3. If prebaking (or blind-baking) the crust, line the shell with foil and fill with pie weights. Bake in a 400-degree oven for 20 minutes, then remove the weights and foil, prick the sides and bottom several times with a fork and continue baking until the bottom of the crust is dry and lightly colored, 5 to 10 minutes more.
Double crust
3 cups (12.75 ounces) flour
11/2 teaspoons salt
1 tablespoon plus 1 teaspoon sugar
1/4 cup plus 2 tablespoons cold shortening, cut into 1/2-inch cubes
1/2 cup plus 2 tablespoons (1 1/4 sticks) cold butter, cut into 1/2-inch cubes
1 tablespoon cider vinegar
6 to 8 tablespoons ice water, more if needed
Filling
1 egg or egg white, for an egg wash, as desired
Sugar, for sprinkling, if desired
1. To make the dough using a food processor, pulse together the flour, salt and sugar until thoroughly combined. Add the shortening and pulse until incorporated (the dough will look like moist sand). Add the butter and pulse just until the butter is reduced to small, pea-sized pieces. Sprinkle the vinegar and water over the mixture, and pulse once or twice until incorporated. Remove the crumbly mixture to a large bowl and gently press the mixture together with a large spoon, rubber spatula or the palm of your hand just until it comes together to form a dough. Mold the dough into a disc roughly 6 inches in diameter. Cover the disc tightly with plastic wrap and refrigerate at least 2 hours, preferably overnight.
To make the dough by hand, whisk together the flour, salt and sugar in a large bowl. Add the shortening and incorporate using a pastry cutter or fork (the dough will look like moist sand). Cut in the butter just until it is reduced to small, pea-sized pieces. Sprinkle the vinegar and water over the mixture, and stir together just until incorporated. Gently press the crumbly mixture together with a large spoon, rubber spatula or the palm of your hand just until it comes together to form a dough. Mold the dough into a disc roughly 6 inches in diameter. Cover the disc tightly with plastic wrap and refrigerate at least 2 hours, preferably overnight.
2. Halve the dough, keeping the second half refrigerated as you work on the first half.
3. On a lightly floured surface, roll half of the dough out into a round roughly 13 to 14 inches in diameter. Place in a 9- to 10-inch baking dish, trimming any excess so the edge of the crust meets the edge of the pan. (One trick I use is to roll out the dough onto well-floured parchment or wax paper, invert and center the pie dish over the dough and then flip the dough into the dish.)
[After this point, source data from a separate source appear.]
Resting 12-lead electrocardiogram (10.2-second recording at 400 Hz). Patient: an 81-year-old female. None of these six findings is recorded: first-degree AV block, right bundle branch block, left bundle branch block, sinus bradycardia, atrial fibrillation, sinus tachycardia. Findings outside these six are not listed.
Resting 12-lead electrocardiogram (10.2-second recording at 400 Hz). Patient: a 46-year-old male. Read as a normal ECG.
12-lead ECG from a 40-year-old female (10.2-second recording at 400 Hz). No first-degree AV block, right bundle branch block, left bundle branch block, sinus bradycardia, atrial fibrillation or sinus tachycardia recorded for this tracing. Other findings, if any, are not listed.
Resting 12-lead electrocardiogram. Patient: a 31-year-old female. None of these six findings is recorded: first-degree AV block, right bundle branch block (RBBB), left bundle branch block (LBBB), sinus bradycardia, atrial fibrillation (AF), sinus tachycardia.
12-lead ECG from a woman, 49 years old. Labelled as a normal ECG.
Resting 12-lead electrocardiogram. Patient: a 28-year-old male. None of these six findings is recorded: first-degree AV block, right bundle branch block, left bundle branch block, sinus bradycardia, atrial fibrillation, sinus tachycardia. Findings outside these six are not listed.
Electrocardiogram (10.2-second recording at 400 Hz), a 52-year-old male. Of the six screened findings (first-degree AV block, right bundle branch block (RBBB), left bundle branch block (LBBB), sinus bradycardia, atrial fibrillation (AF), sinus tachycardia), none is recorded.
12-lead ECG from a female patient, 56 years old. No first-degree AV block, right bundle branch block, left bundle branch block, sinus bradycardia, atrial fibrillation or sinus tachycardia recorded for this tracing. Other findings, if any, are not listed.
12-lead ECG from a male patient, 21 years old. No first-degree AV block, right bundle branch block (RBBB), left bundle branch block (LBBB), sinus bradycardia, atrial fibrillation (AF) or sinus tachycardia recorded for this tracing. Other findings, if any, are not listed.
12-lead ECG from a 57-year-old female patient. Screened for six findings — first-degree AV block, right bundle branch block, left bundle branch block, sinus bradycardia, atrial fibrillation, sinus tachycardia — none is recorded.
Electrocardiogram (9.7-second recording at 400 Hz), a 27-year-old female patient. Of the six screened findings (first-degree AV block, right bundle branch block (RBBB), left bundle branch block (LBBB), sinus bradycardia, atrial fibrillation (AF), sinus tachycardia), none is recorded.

4. Fill the pie as desired and brush the edge of the crust with the egg wash or water, then refrigerate the pie as you roll out the second dough half.
5. Roll the second dough half as you did the first. Remove the pie from the refrigerator, and center the top half over the filling. Press the top crust along the egg wash-brushed edge of the bottom crust to seal, then trim the excess top crust so that it extends from the edge of the pie plate by one-half inch. Fold this edge and tuck it under the bottom crust to seal the crust completely. Crimp the edges as desired. Brush the top crust with the egg wash, and sprinkle over sugar if desired. Slit the top crust to create vents for the filling as it bakes.
6. Refrigerate the formed shell for 20 to 30 minutes before baking.